## Task objective
Down to the final line, print the records below exactly and without pictures.

(Stored data)
---+---
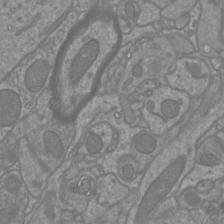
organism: Mouse
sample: Cortical neurons
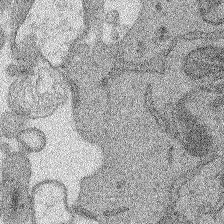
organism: Human
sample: HeLa cells
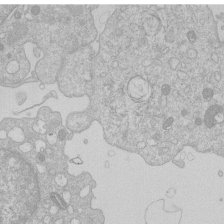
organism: Human
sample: Macrophage cells
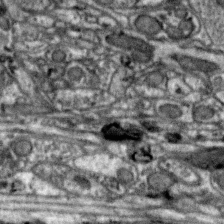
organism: Zebra finch
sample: Brain
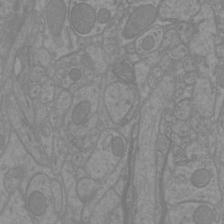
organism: Mouse
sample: Cortical neurons
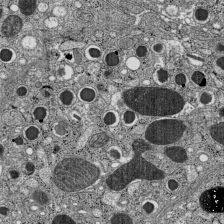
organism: C57BL Mouse
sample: Pancreatic islet
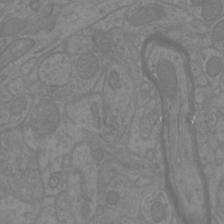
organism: Mouse
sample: Cortical neurons
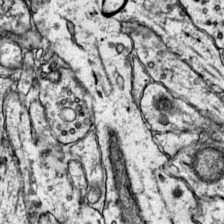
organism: Mouse
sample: Primary visual cortex
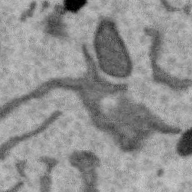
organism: Zebra finch
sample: Brain
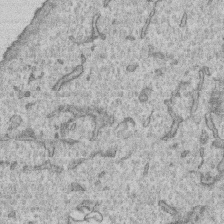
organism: Human
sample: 1205lu cells
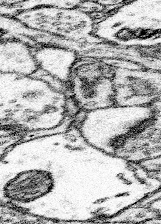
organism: Mouse
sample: Somatosensory cortex neuropil
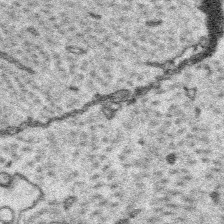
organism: Platynereis dumerilii
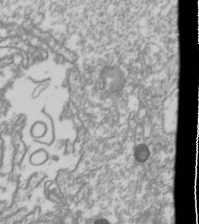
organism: Drosophila
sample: Cell division; meiosis; drosophila spermatocytes
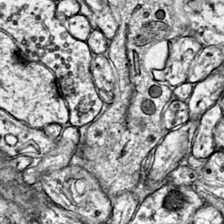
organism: Mouse
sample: Primary visual cortex
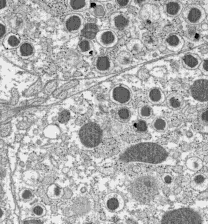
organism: C57BL Mouse
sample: Pancreatic islet
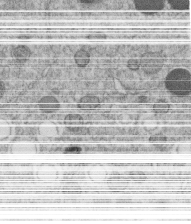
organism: C. elegans
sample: C. elegans embryo early stage
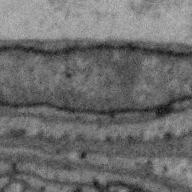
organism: Zebra finch
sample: Brain
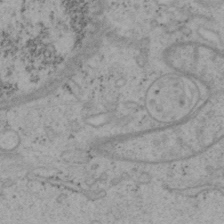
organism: Human
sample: HeLa cells
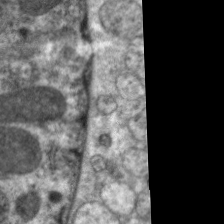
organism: C. elegans
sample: Pharynx
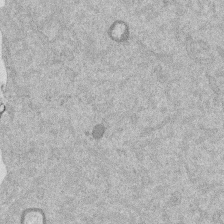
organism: Mouse
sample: Dividing mouse embryo 1 cell stage
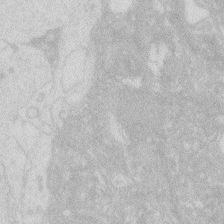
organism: Zebrafish
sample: Macrophage
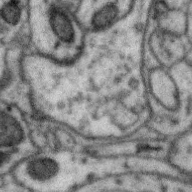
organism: Zebra finch
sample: Brain
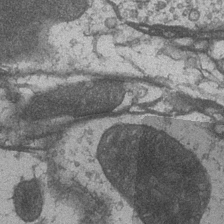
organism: Drosophila
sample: Optic medulla
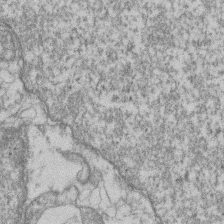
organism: Mouse
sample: T cell stromal cell synapse
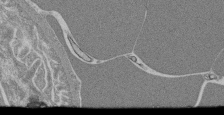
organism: Mouse
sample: Glomerulus
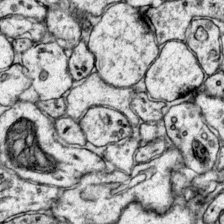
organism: Mouse
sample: Primary visual cortex
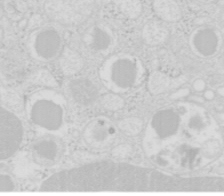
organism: Mouse
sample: Pancreas
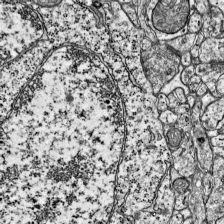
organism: Mouse
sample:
---+---
## Output of the task
organism: Mouse
sample: Cortical neurons
organism: Human
sample: HeLa cells
organism: Human
sample: Macrophage cells
organism: Zebra finch
sample: Brain
organism: Mouse
sample: Cortical neurons
organism: C57BL Mouse
sample: Pancreatic islet
organism: Mouse
sample: Cortical neurons
organism: Mouse
sample: Primary visual cortex
organism: Zebra finch
sample: Brain
organism: Human
sample: 1205lu cells
organism: Mouse
sample: Somatosensory cortex neuropil
organism: Platynereis dumerilii
organism: Drosophila
sample: Cell division; meiosis; drosophila spermatocytes
organism: Mouse
sample: Primary visual cortex
organism: C57BL Mouse
sample: Pancreatic islet
organism: C. elegans
sample: C. elegans embryo early stage
organism: Zebra finch
sample: Brain
organism: Human
sample: HeLa cells
organism: C. elegans
sample: Pharynx
organism: Mouse
sample: Dividing mouse embryo 1 cell stage
organism: Zebrafish
sample: Macrophage
organism: Zebra finch
sample: Brain
organism: Drosophila
sample: Optic medulla
organism: Mouse
sample: T cell stromal cell synapse
organism: Mouse
sample: Glomerulus
organism: Mouse
sample: Primary visual cortex
organism: Mouse
sample: Pancreas
organism: Mouse
sample:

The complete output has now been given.